To achieve these objectives, the CBIO relies on a team of permanent researchers with complementary expertise: Chloé-Agathe Azencott, Éloïse Berson, Florian Massip, Vincent Mallet, Véronique Stoven, and Thomas Walter. The CBIO has a strategic partnership with the Institut Curie, a research center and hospital dedicated to cancer, and is affiliated with the “Computational Oncology” unit, which enables it to tackle complex problems and respond to specific clinical needs in oncology.

 

Biological data

Very large-scale data

Being able to predict the progression of a disease or the effectiveness of a treatment is now a major challenge in oncology. AI offers powerful methods for integrating multiple data sources and producing such predictions. However, a key obstacle to these approaches lies in the very nature of the data being analyzed. We refer to data as very high-dimensional when a very large number of variables are measured for a limited number of patients or samples.

For example, in genomic studies, the objective is to identify statistical links between mutations—often numbering in the millions—and a clinical phenotype. In transcriptomics, the expression of approximately 20,000 genes is analyzed. In both cases, the number of patients from which AI models can learn is typically several orders of magnitude smaller than the number of variables measured, making traditional analysis methods fragile and sometimes misleading.

The CBIO therefore adopts several complementary strategies to address this problem:

  • Integration of prior biological knowledge: genes and proteins rarely function alone; they interact within complex networks. This can be used to guide the learning process and make it more robust.
  • Multitask learning: rather than studying a single problem at a time, models are trained on several related issues, such as different types of diseases. This strategy allows synergies between these tasks to be exploited by leveraging common information across multiple datasets.
  • The development of nonlinear models: these are capable of capturing complex relationships. In biology, the effect of a gene often depends on the activity of other genes. These interactions, which are difficult to detect with simple tools, can be revealed using more sophisticated AI models.
  • Providing rigorous statistical guarantees: specific methods allow the risk of false discoveries to be rigorously estimated. In practice, this means that researchers can more reliably distinguish real biological signals from mere coincidences due to chance.

These approaches not only enable prediction, but above all identify the biological mechanisms actually involved, which is a key issue for biomedical research.

AI at the service of digital pathology

One of CBIO’s most visible areas of research is computational pathology, which uses AI to analyze images of biological tissue from histopathology, a discipline that uses microscopic examination of tissue for diagnostic purposes. These images, obtained from stained tissue sections and observed under a microscope, are now digitized in the form of whole-slide images that can reach several gigabytes in size.

The challenge is to automatically extract molecular or clinical information from tissue morphology alone.

CBIO researchers have developed methods capable of:

  • Predicting genetic mutations from tumor images.
  • Identifying subtypes of cancers associated with different prognoses or responses to treatment.
  • Highlighting intra-tumor heterogeneity, i.e., the coexistence of biologically distinct regions within the same tumor.
  • Produce diagnostic support tools, incorporating confidence estimates that are essential for clinical use.

In concrete terms, the images are divided into thousands of small regions, analyzed by AI models pre-trained on millions of medical images, and then aggregated to produce a patient-level prediction.
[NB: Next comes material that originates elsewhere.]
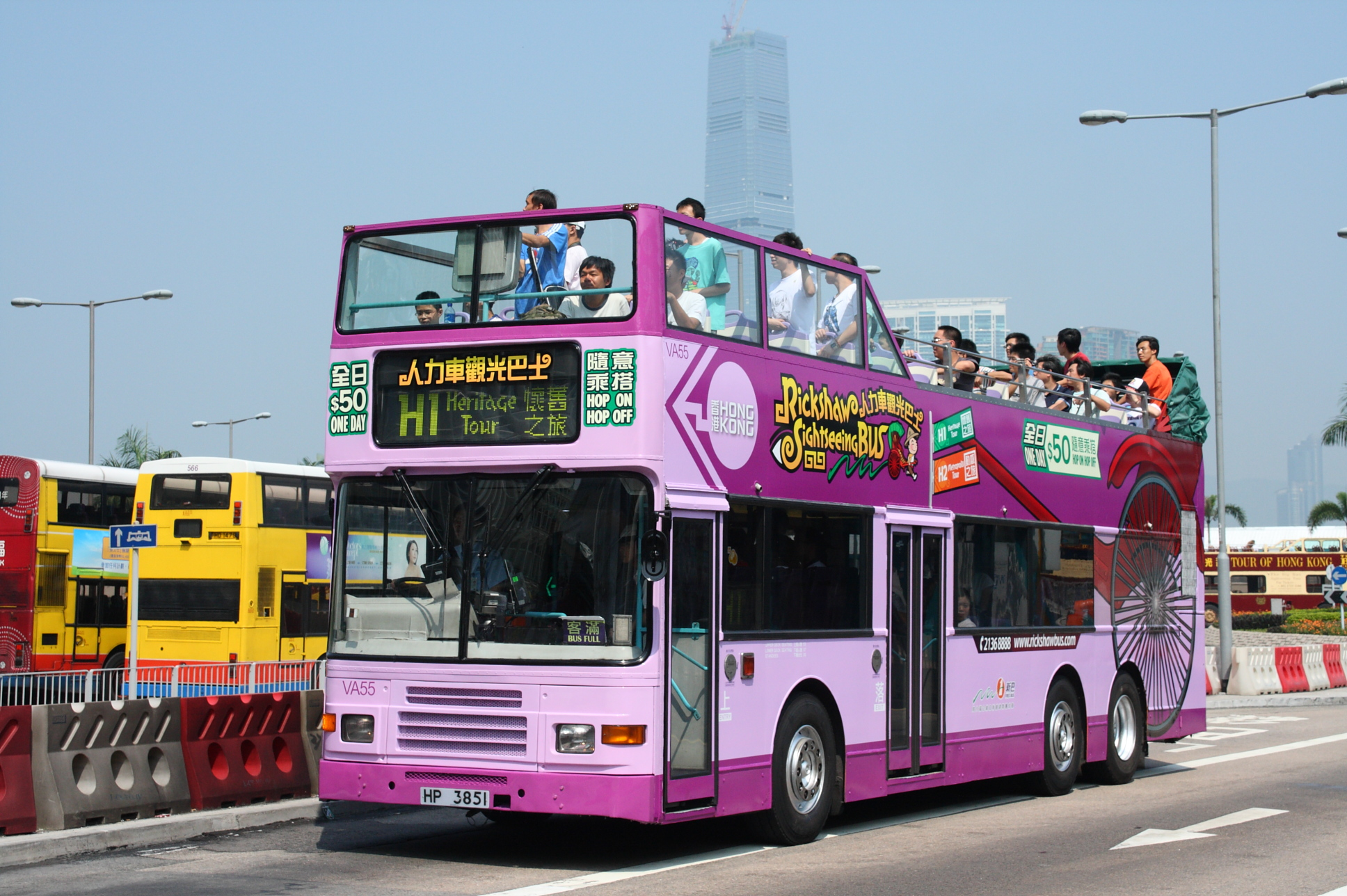 2009年10月18日，新巴「人力車觀光巴士」路線H1「懷舊之旅」啟航，仿傳統人力車裝飾的開頂巴士正由起點中環碼頭出發。

This work paves the way for faster, less expensive, and more accessible oncology, without the need for systematic, labor-intensive molecular analyses. In all of this work, the CBIO collaborates closely with hospital pathology departments, notably at the Institut Curie with Anne Vincent Salomon, Director of the IHU Cancers des Femmes (Institut Curie – Université PSLInserm) and chief pathologist at the Pôle de Médecine diagnostique et théranostique (PMDT), as well as Yves Allory, head of the “Molecular Oncology” research team within the Cell Biology and Cancer Unit (UMR144) and head of the Pathology Department.

 

Linking form and function: the rise of spatial transcriptomics

Another major advance concerns spatial transcriptomics, a recent technology that makes it possible to observe not only which genes are expressed in a tissue, but also where exactly they are expressed. In concrete terms, this approach associates each point in a tissue with a measurement of the activity of thousands of genes, sometimes up to 20,000 genes at a time, while retaining their exact position in space. It thus offers a detailed view of the architecture of a tissue, linking the structure of the tissue to its molecular functioning.
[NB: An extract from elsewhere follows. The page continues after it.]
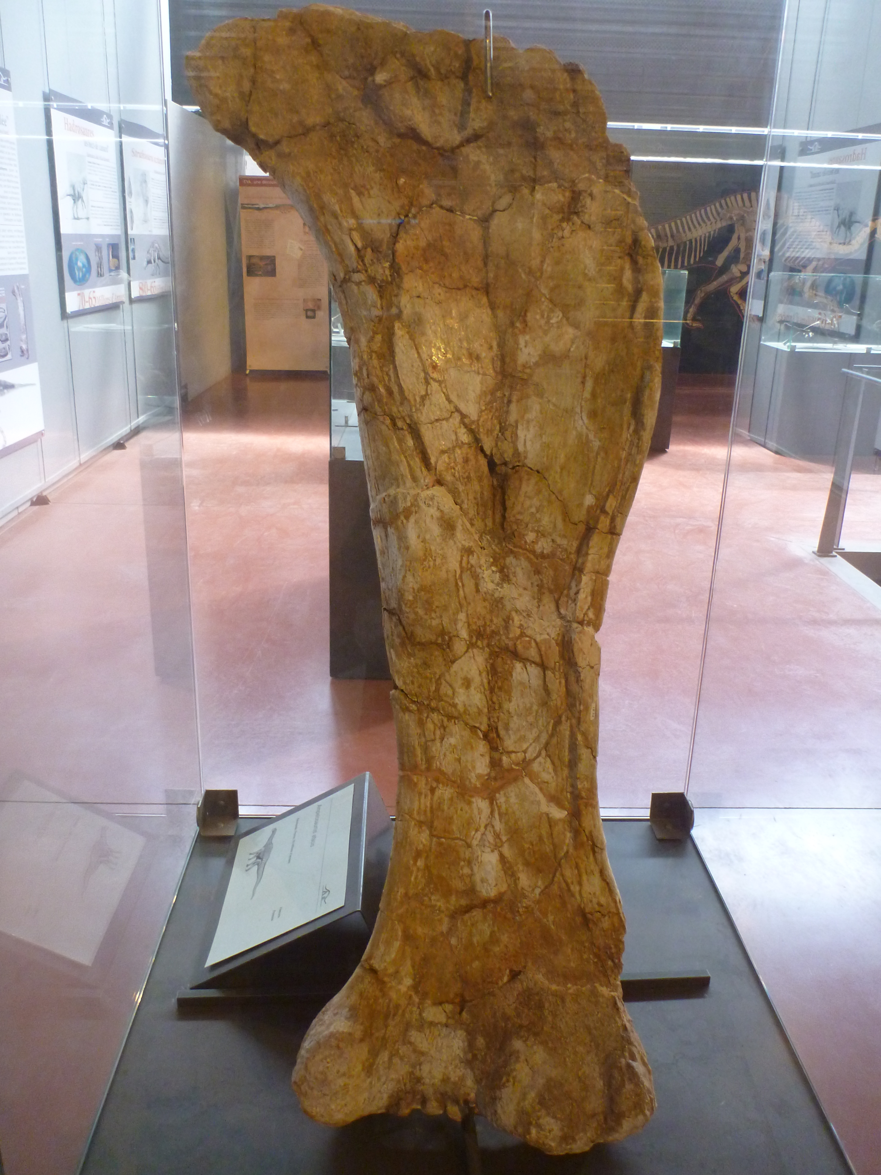 Ampelosaurus femur, on display at the Musée des dinosaures, Esperaza, France

These data are particularly rich, but they are also complex and costly to produce and analyze. It raises new computational challenges, such as cellular deconvolution, which involves determining which cells contribute to a signal measured in a given area, or the integration of several types of data, such as tissue images and molecular measurements. Another challenge is to establish predictive links between different modalities in order to supplement one piece of information with another.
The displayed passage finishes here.